I either outgrow or ruin my hunting clothes, so i go for the old tried and trues.


----------



## 1DevineShooter (Apr 13, 2008)

Keep watching. My friend Mary is working on designing a line of hunting clothes and casual wear for women called Trophy Chicks. Based on what we have discussed is will be GREAT!


----------



## smurphysgirl (Mar 6, 2007)

JAG said:


> I cant answer about the bow, i know nothing about Parker.. If its not a good one, she'll let you know soon enough!
> Clothing, thats a toughie.. There are a few clothiers out there for the girls, but in my case they are just too expensive, so i opt for the "take what you can find" at Cabelas and Basspro's, but most of my camo is from the end of year clearance sales at Walmart and is mens sizes.. if she is really small, some of the youth boys may fit. If its cold weather, you'll want the clothes not so form fitting, for layering. My favorite fair weather pants are womens Mossy oak.. i think Cabelas carries them.
> I either outgrow or ruin my hunting clothes, so i go for the old tried and trues.

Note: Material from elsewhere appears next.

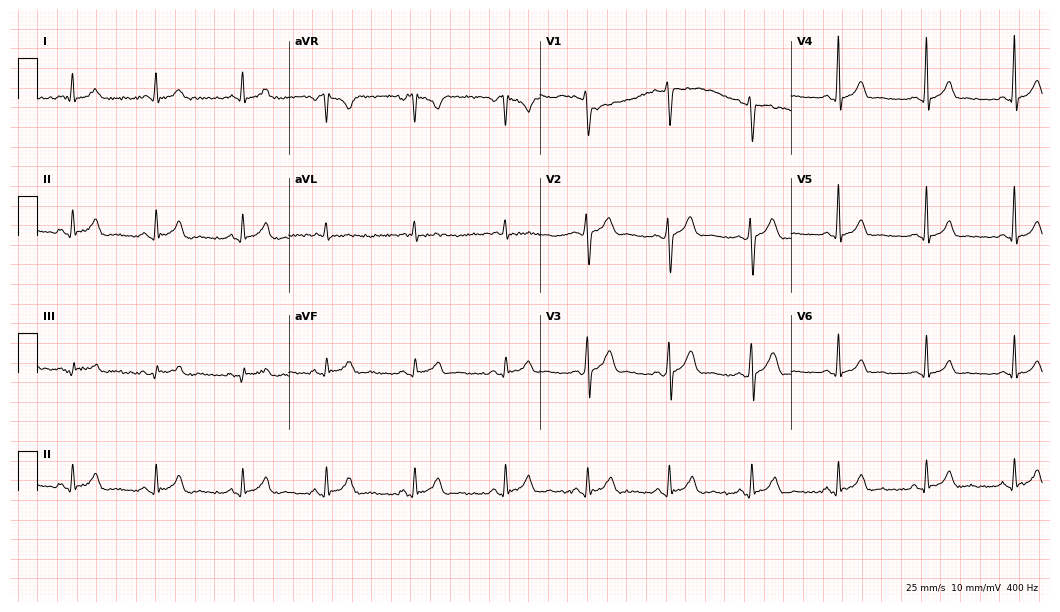
Electrocardiogram (10.2-second recording at 400 Hz), a male patient, 24 years old. Overall reading on record: normal ECG.
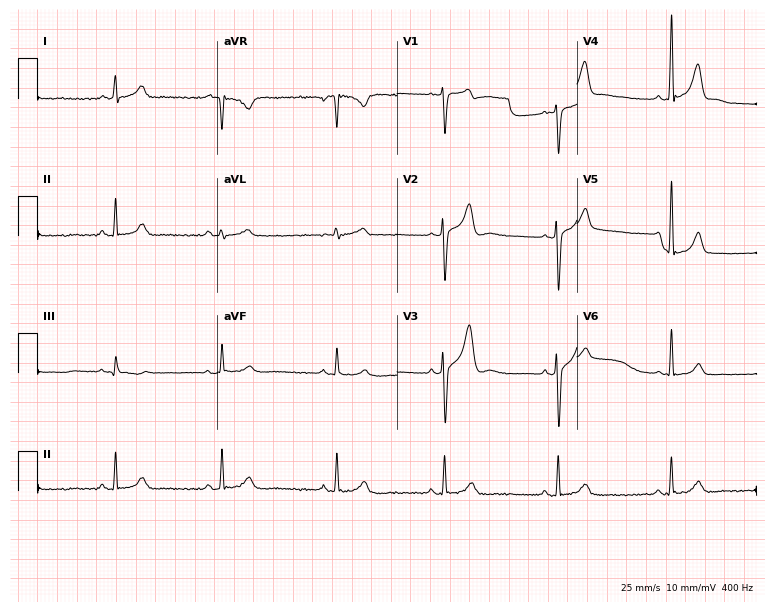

Ditto about the bow and hunting clothes...Wally world for my outer camo layer and I also wear under armor when it's getting later in the season. for winter hunting: I went to a local hardware store and got men's insulated camo overalls and jacket. Arms are a little long, but it works. I can't see buying overpriced camo just because it says ladies on the tag.

Hope that helps! 

Please let your wife know she's always welcome to join AT! Happy Shooting!


----------



## BigBuckBabe (Nov 9, 2007)

I can recommend SHE Safari clothing for women. It is not only really cute but pratical too. You can check out there website at shesafari.com


----------



## Alpha Doe (Feb 7, 2008)

I just use the guy's camo clothing as well. They are kinda long in the sleeves and legs, but roll up the legs or stick them in your boots. I usually look for something with elastic or some other way to tighten around the ankles. Sleeves are a little harder because I don't want all the extra bulk around my wrists. I'm not a fashion type gal. I'm going hunting and sitting in a tree by myself I really don't care what I look like and I'm sure the deer don't care, as long as I'm comfy.


----------



## XForce Girl (Feb 14, 2008)

*Lady Dream Season*

Scentblocker has a Lady Dream Season line, really nice and you can get the ladies boots to match.


----------



## Hook Em (Dec 1, 2005)

shesafari.com is the only link you need...clothes made just for women and it is top quality. They have all the good camo patterns as well!


----------



## rabbit07 (Jul 16, 2008)

*Hey*

What I tell my boyfriend is if I am not comfortable with it then I dont want it. If it is not comfortable to me than I get stiff and think about other things than shooting. So as long as she is comfortable with it than thats what she needs. Just make sure is ok with it or she wont like it.


----------



## Martin Angel (Jun 26, 2007)

you can look on www.highmaintenancecamo.com also.


----------



## mike&bonnie (Apr 23, 2008)

Try the new ScentBlocker Ladies...I love it! Good luck!


----------



## TxStarr (Jul 24, 2006)

goathollowhunte said:


> --------------------------------------------------------------------------------
> 
> Ladies:
> 
> ...


The only thing I know about the Sidekick is that it now comes in pink camo :clap: (http://www.archerytalk.com/vb/showthread.php?p=7125384) and I am up the creek on getting one for a few years b/c I just got a Buckshot last year.  (No problems with the Buckshot but there's no pink on the darn thing!!) I have come to love my Parker bow—I am more accurate and am shooting with the boys now (four of us shooting at the same dot, closest one to the center wins, I am holding my own!). As for camo, I just buy stuff in the men's section. The sleeves and legs are a little long but I roll the sleeves up and tuck the legs in my boots.


----------



## Penny (Jun 20, 2008)

Although I don't know about the Sidekick I love my Parker and I just bought my son a Parker. Bows and cloths a good fit is what's important and depending on your ladies size it can be a challenge to get cloths to fit. I've taken to adding paint to cloths that do fit. No joke. Nothing worse than high water paints that want to fall down to your ankles because the waist is so big. It's not a fashion show in the woods, it's about breaking up the body line to blend. Baggi cloths make allot of noise too so an argument over "fit" is valid. If you can't find anything simply spray paint over some leaves onto cloths that do.


----------



## NVDiamond (Jun 30, 2008)

*Camo*


I found some awesome camo at Sportsmans Warehouse this year. I was totally dreading having to buy guys camo that was to long in the arms and didn't fit right in the hip area....well in the ladies section at SW they had the perfect stuff. I am 5'2 and small framed so when I looked at the guys stuff...they didn't even have a mens small size so there was no way it would work. In the ladies camo the sizes went all the way to womens small and the fit was right for womens bodies.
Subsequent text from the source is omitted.